Meu irmão, com os olhinhos tristes, olhava pra ela com olhar de piedade, mesmo assim ela não se comovia. Eu abraçava meu irmão.

- Nós vamos arrumar alguma coisa pra nós comer, irmão. Fica triste não. 

 Enquanto ela se arrumava e zoava com o fato da gente estar com fome, ela fechou a janela, trancou a porta da cozinha e foi para seu passeio encontrar com seus homens, sem se importar com a gente. Já estava escuro e eu não sabia onde arrumar comida pra nós. Só tinha farinha com água, mas ele não estava se sustentando com aquilo. Eu também estava com muita fome, mas só pensava em cuidar dele. Já era escuro e eu não sabia como acender o lampião. Então eu disse pro Paulo: 

- Dorme não irmão! Não quero ficar sozinha. 

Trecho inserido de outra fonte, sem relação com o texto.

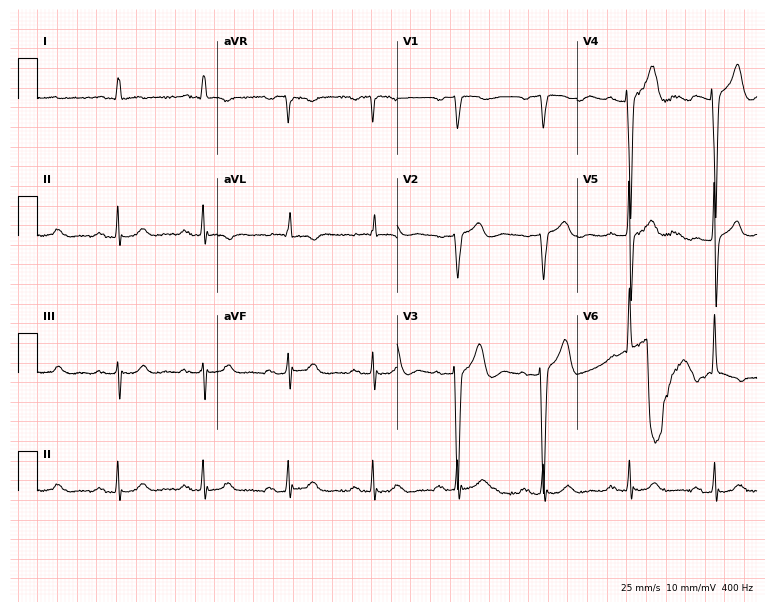
12-lead ECG from a man, 75 years old. Screened for six findings — first-degree AV block, right bundle branch block, left bundle branch block, sinus bradycardia, atrial fibrillation, sinus tachycardia — none is recorded.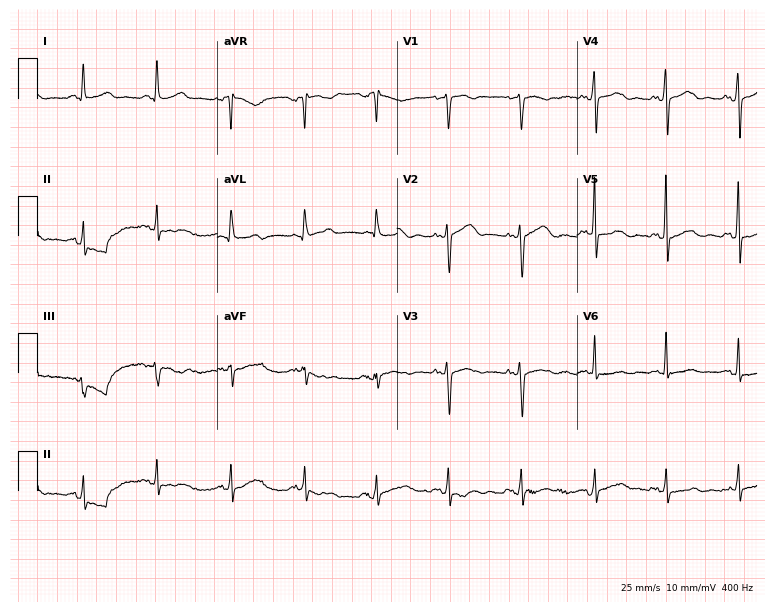
Resting 12-lead electrocardiogram (7.3-second recording at 400 Hz). Patient: a 54-year-old female. Read as a normal ECG.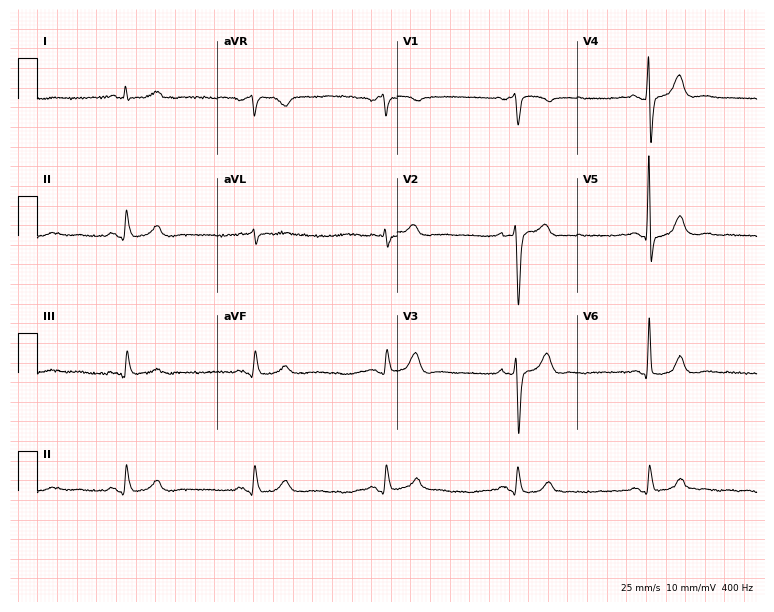
ECG — a male, 65 years old. Screened for six findings — first-degree AV block, right bundle branch block, left bundle branch block, sinus bradycardia, atrial fibrillation, sinus tachycardia — none is recorded. Other findings, if any, are not listed.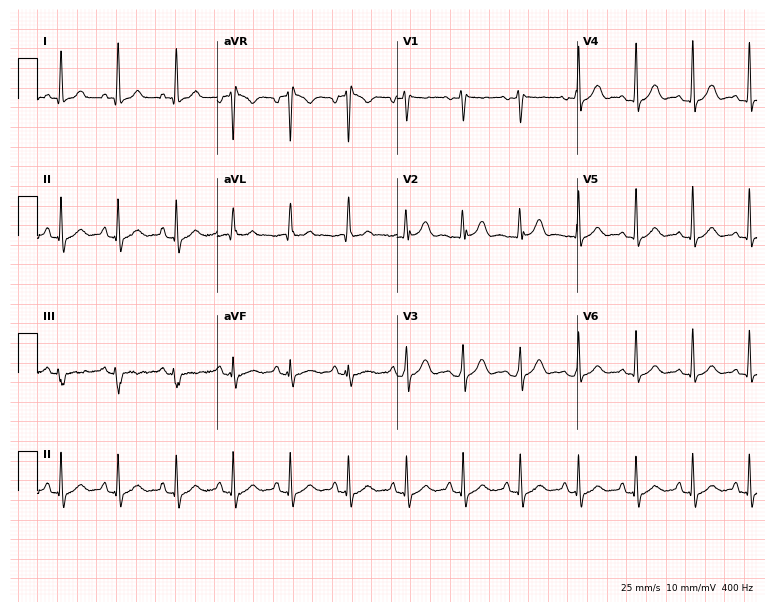
Resting 12-lead electrocardiogram (7.3-second recording at 400 Hz). Patient: a female, 41 years old. None of these six findings is recorded: first-degree AV block, right bundle branch block, left bundle branch block, sinus bradycardia, atrial fibrillation, sinus tachycardia. Only these six findings were labelled.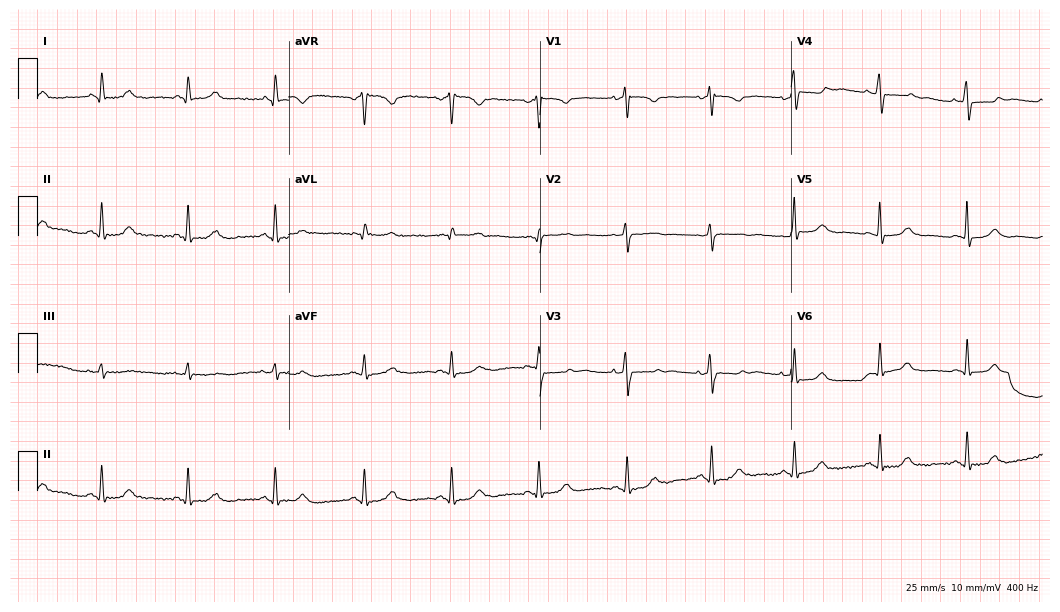
12-lead ECG from a female patient, 41 years old. Screened for six findings — first-degree AV block, right bundle branch block, left bundle branch block, sinus bradycardia, atrial fibrillation, sinus tachycardia — none is recorded. Other findings, if any, are not listed.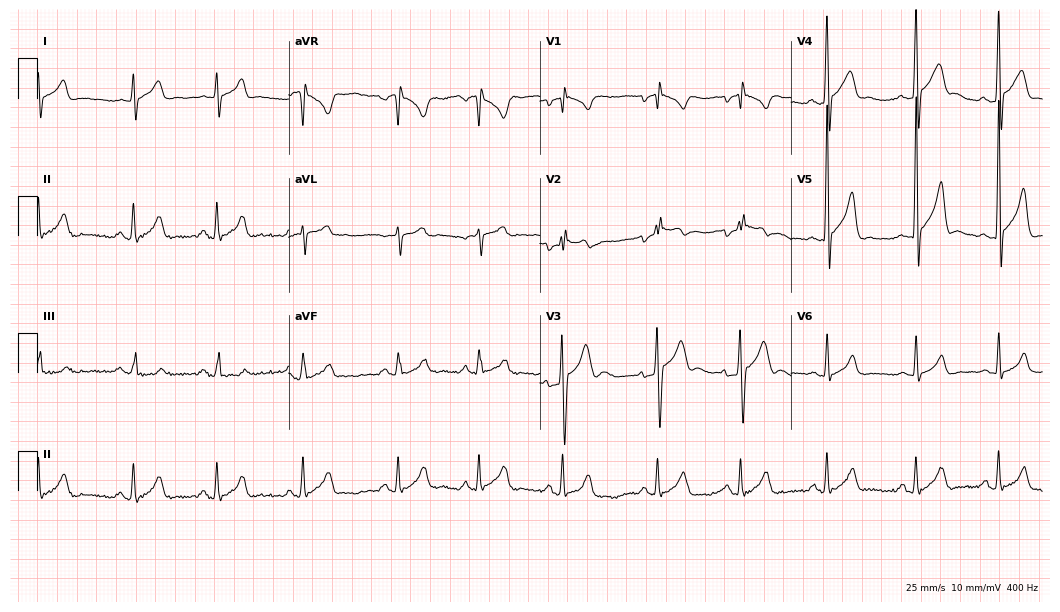
Electrocardiogram (10.2-second recording at 400 Hz), a man, 20 years old. Of the six screened findings (first-degree AV block, right bundle branch block, left bundle branch block, sinus bradycardia, atrial fibrillation, sinus tachycardia), none is recorded.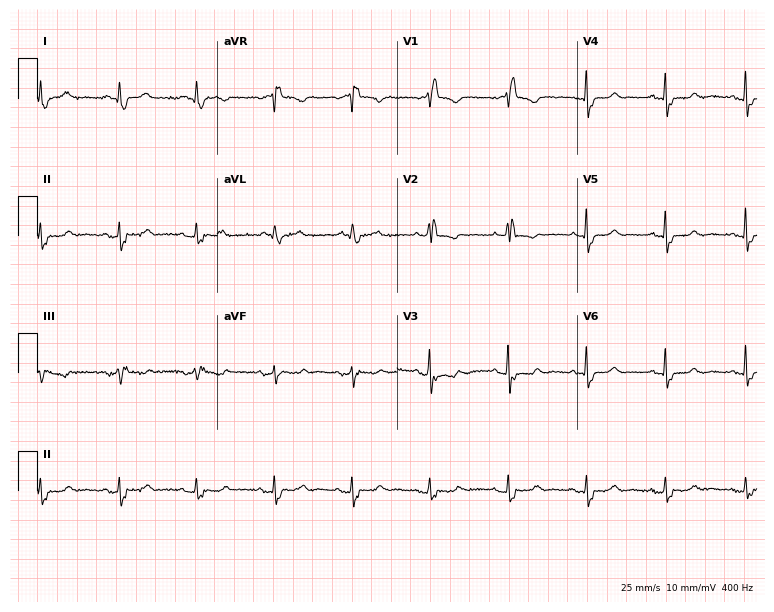
Resting 12-lead electrocardiogram. Patient: a female, 80 years old. The tracing shows right bundle branch block (RBBB).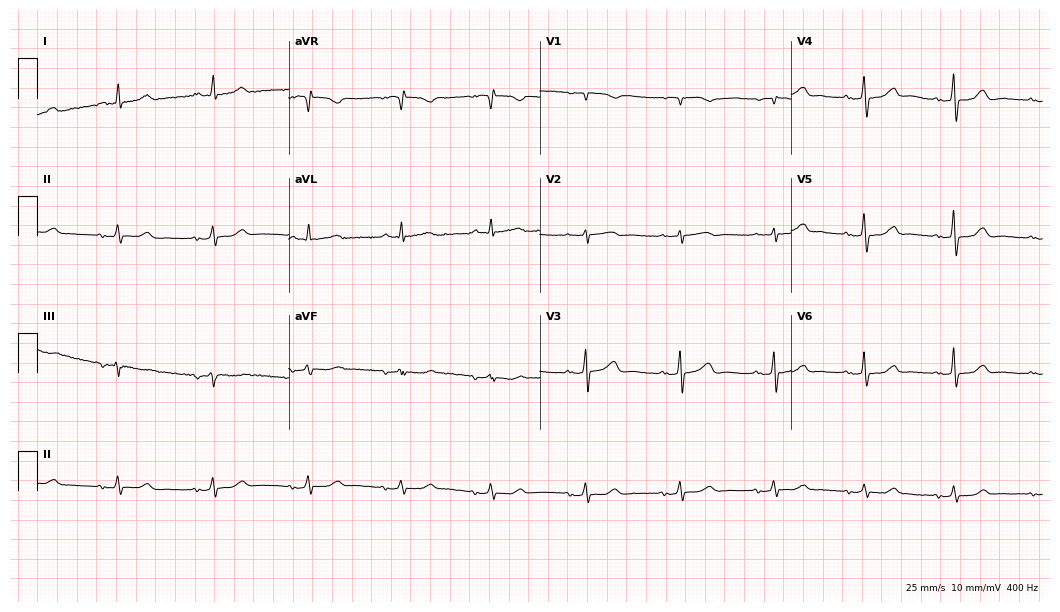
Standard 12-lead ECG recorded from an 83-year-old female (10.2-second recording at 400 Hz). None of these six findings is recorded: first-degree AV block, right bundle branch block, left bundle branch block, sinus bradycardia, atrial fibrillation, sinus tachycardia. Other findings, if any, are not listed.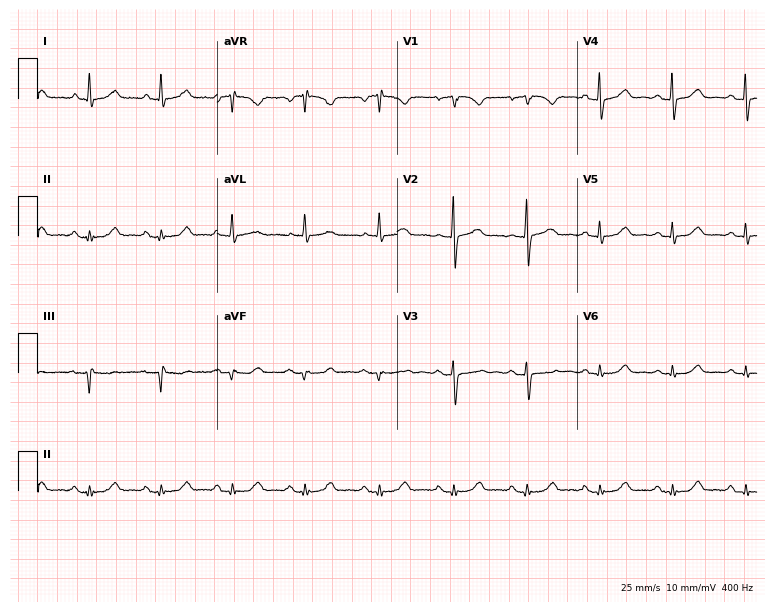
12-lead ECG from an 80-year-old man. Labelled as a normal ECG.

- A Sueli vai vir amanhã? 

 Eu, com coração doendo, disse que sim, não queria tirar a esperança dele que a gente iria ter nossa irmã de volta e logo ele adormeceu, mesmo com fome. Apesar do medo de ficar acordada sozinha, fiquei feliz por ele dormir, porque me doía vendo-o pedir comida e eu não tinha onde pegar, ainda mais naquela hora da noite. Eu estava com tanto medo que mal conseguia me mexer.

 De madrugada escutava os passos da minha mãe e da turma dela. Tudo era sempre igual. As mesmas risadas e vozes pastosas. Depois vinha o Júlio com aquelas mãos nojentas me lambuzar toda. Certa madrugada eu estava tão triste que chorava baixinho. Ele se aproximou, escutou meu choro e perguntou: 

- Por que tá chorando, menina bonita?

- Meu tio Pedro levou a Sueli embora. Tô com saudades dela. Agora não tem ninguém pra cuidar de nós, minha mãe não ama a gente, não se importa. E eu não quero deixar meu irmão passar fome – eu, entre soluços, falei.

 Parece que uma coisa tocou o coração dele. Ele falou: 

- Não chora não. Sua mãe tem que cuidar de vocês. O que você quer que eu faça?

 Eu pedi pra contar uma história. Ele deitou do meu lado, contou duas histórias, depois me deu um beijo no rosto e foi dormir na outra cama. Nesta noite ele não me tocou, parecia estar arrependido de mexer comigo todas as noites. 

 Os dias iam passando, eu pedia comida e às vezes pegava algumas frutas no mato para matar a nossa fome. Ficávamos sempre na esperança da volta da minha irmã. Durante o dia a gente até brincava, mas à noite era terrível. O Júlio nunca mais tocou em mim, até brigou com ela por não cuidar da gente. Depois de muitas brigas, ele terminou com minha mãe. Ela chorava o dia inteiro, bebia até cair e xingava a mulher dele. 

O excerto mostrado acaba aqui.